There is a negative correlation between the two variables, and with a p-value of essentially 0, the correlation is significant. For correlation, the preliminary report is correct and statistically sound.

Next I am going to redo their tests with one group representing hospitals with =<300 discharges and those with >300 discharges. This is a more even sample. When looking at the box and whisker plot below and the histogram of the data, you can see how  a vast majority of samples are ignored by the original sampling.

In [11]:
_ = sns.set()
_ = sns.boxplot(clean_hospital_read_df['Number of Discharges'])


In [12]:
_ = clean_hospital_read_df['Number of Discharges'].plot(kind='hist', bins=150, normed=True, xlim=(0,2500))

The data is strongly skewed right.

The two groups that the analysis looks at only covers 15% of the dataset, so even if their findings were statistically significant (they do not provide any hypothesis testing results to corroborate their statements), they are not representative of the entire dataset. I am going to compare the performance of two groups taken from the entire population. The demarcation will be hospitals with >300 discharges and those with =<300 discharges. The null hypothesis is that there is no difference. The alternate hypothesis is that hospitals with fewer discharges have higher Excess Readmission Ratios

In [13]:
under300 = dis_ex_df[dis_ex_df['Number of Discharges'] <= 300]
over300 = dis_ex_df[dis_ex_df['Number of Discharges'] > 300]

In [14]:
under300['Excess Readmission Ratio'].describe()

In [15]:
over300['Excess Readmission Ratio'].describe()

The mean value of Excess Readmission Ratio is much closer with these two groups. It is a valid question to test if this difference is significant or not.

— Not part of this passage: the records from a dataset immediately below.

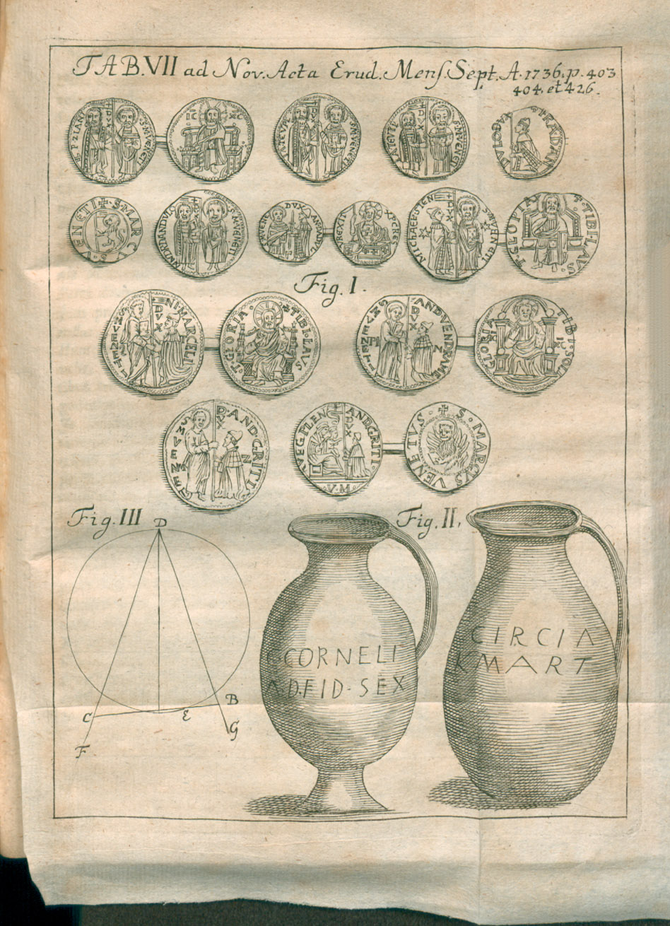 Illustration
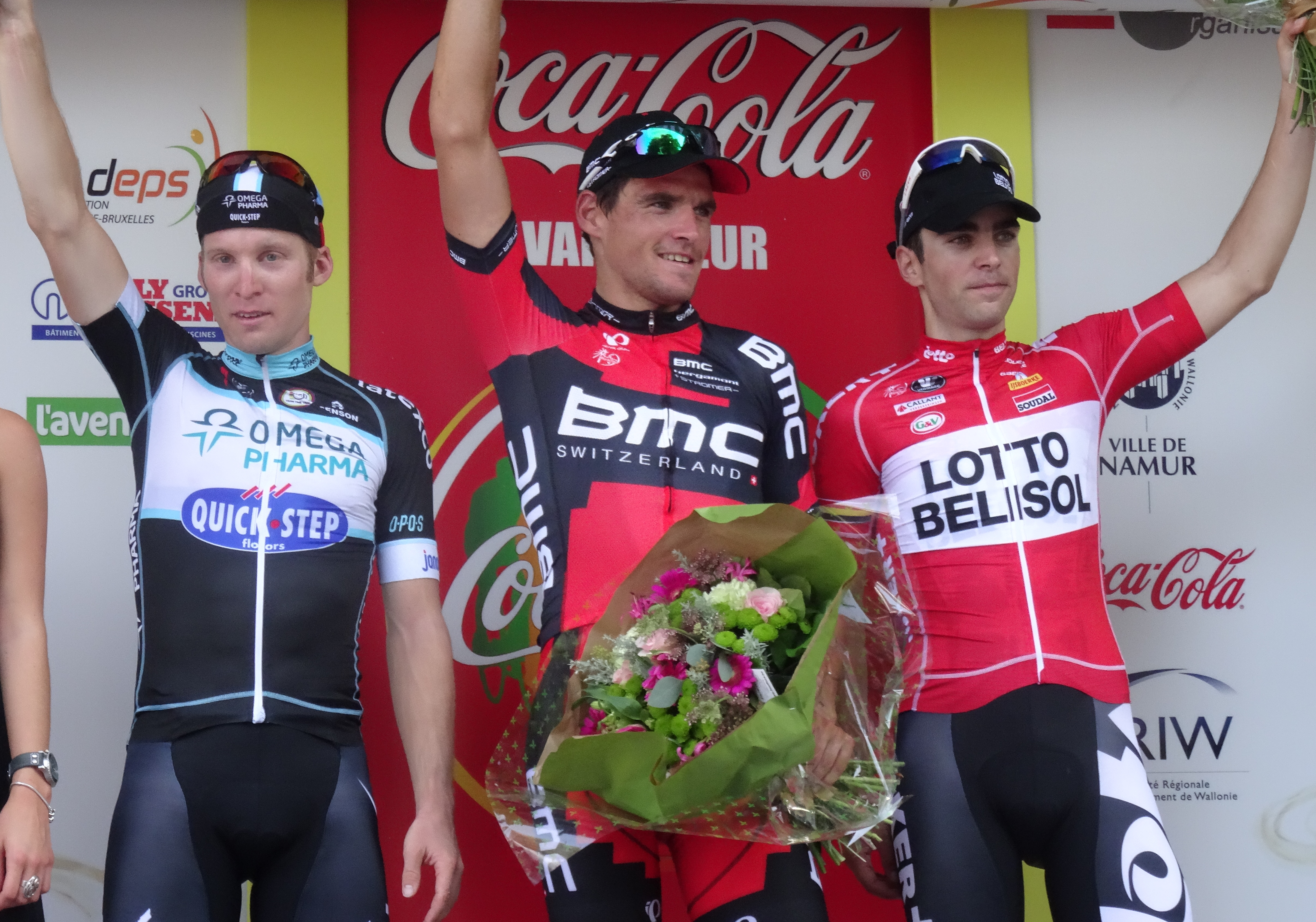 Reportage photographique réalisé le mercredi 17 septembre à l'occasion de l'arrivée du Grand Prix de Wallonie 2014 à la citadelle de Namur, Belgique.
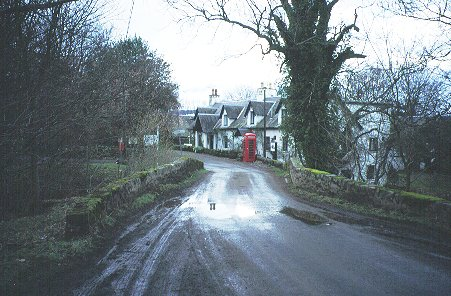 Ardeonaig
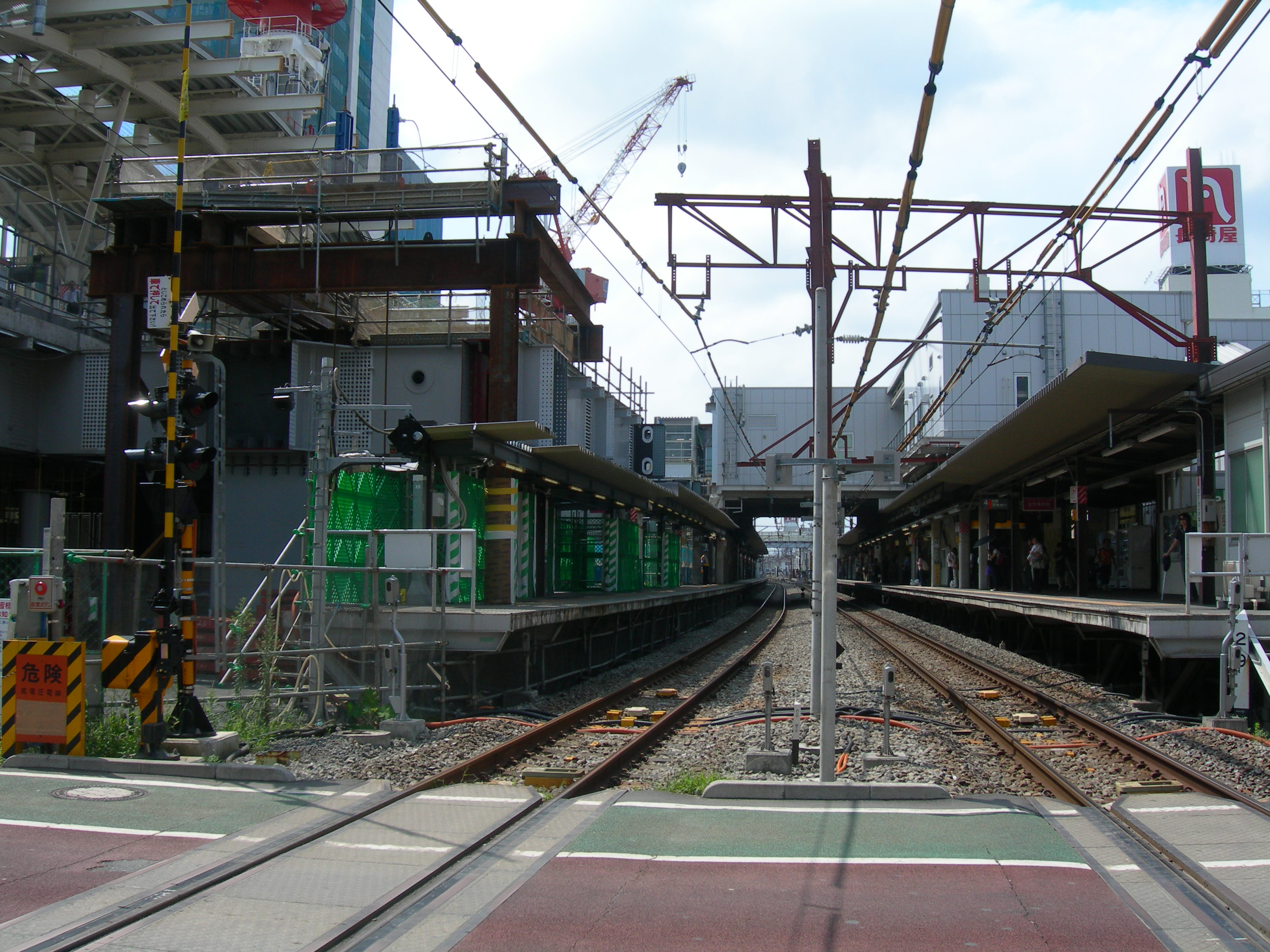 武蔵小金井駅プラットホーム
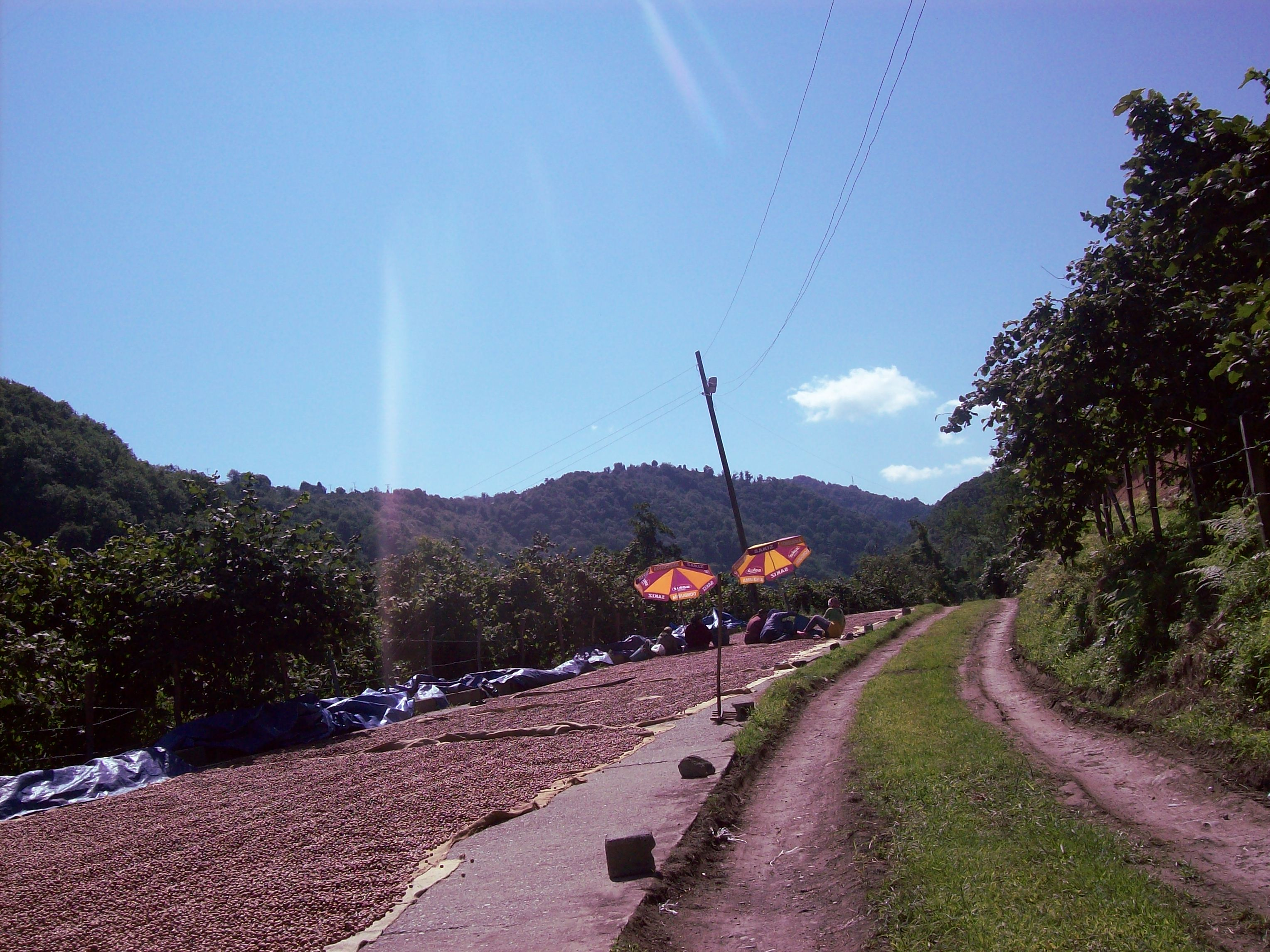 Giresun, Keşap Güneykoy Fındık Harmanı
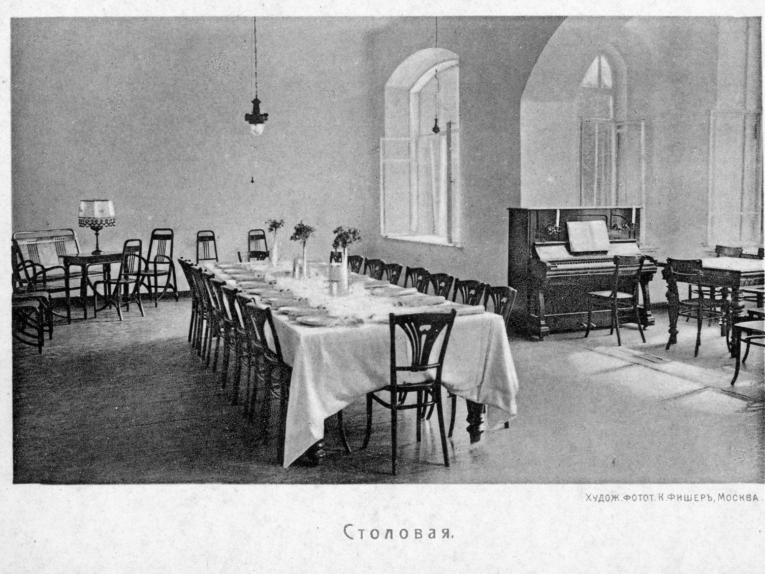 Столовая санатория "Лесное", Ставрополь (ныне Тольятти)
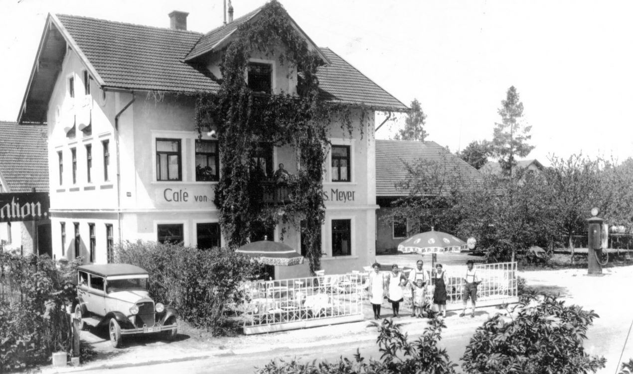 Café Meyer im Jahre 1930, erbaut 1896, Münchner Straße in Sauerlach

The null hypothesis will be there is no significant difference between the two samples, and the alternative hypothesis is that there is. The alpha is set to 0.01.

In [16]:
stats.ttest_ind(under300['Excess Readmission Ratio'], 
                over300['Excess Readmission Ratio'], equal_var=False)

The difference of means is significantly different. Larger hopsitals tend to have lower Excess Readmission Ratios.

# 4.
Statistical significance means that the observed difference is not likely due to sampling error, and that the difference is significant when the sample size is large. Practical significance is the application of the findings to real life. What does the observed difference mean for the given problem? In this case, the two are aligned. There are tangible, significant differences in the performance of different hospitals, so there are practical steps that can be taken following this hypothesis testing. However, I believe that though these results show a significant difference, there is no way to know why that difference is present. Investigating the causes of the differing performance would yield more fruitful changes.